Alexander P. Sviridov

Abstract:
In a connected finite graph $E$ with set of vertices $\mathfrak{X}$, choose a nonempty subset, not equal to the whole set, $Y\subset \mathfrak{X}$, and call it the boundary $Y=\partial\mathfrak{X}$. Given a real-valued function $F: Y\to \mathbb{R}$, our objective is to find a function $u$, such that $u=F$ on $Y$, and for all $x\in \mathfrak{X}\setminus Y$,
$$
 u(x)=\alpha \max_{y \in S(x)}u(y)+\beta \min_{y \in S(x)}u(y)
 +\gamma \Big( \frac{\sum_{y \in S(x)}u(y)}{\#(S(x))}\Big).
 $$
Here $\alpha, \beta,  \gamma $ are non-negative constants such that $\alpha+\beta + \gamma =1$, the set $S(x)$ is the collection of vertices connected to $x$ by an edge, and $\#(S(x))$ denotes its cardinality.
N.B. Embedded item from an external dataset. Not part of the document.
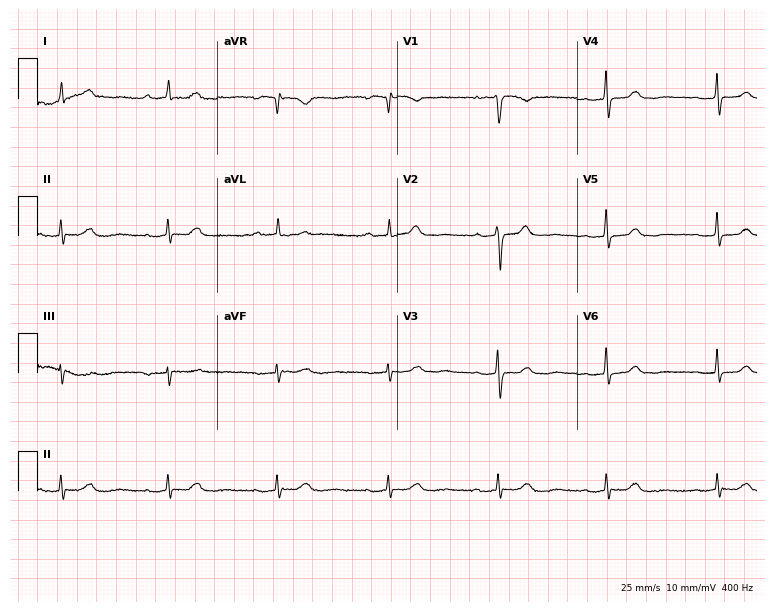
12-lead ECG from a 75-year-old woman. Shows first-degree AV block.

We prove the existence and uniqueness of a solution of the above Dirichlet problem and study the qualitative properties of the solution.

Submitted October 26, 2010. Published September 6, 2011.
Math Subject Classifications: 35Q91, 35B51, 34A12, 31C20.
Key Words: Dirichlet problem; comparison principle; mean-value property; stochastic games; unique continuation.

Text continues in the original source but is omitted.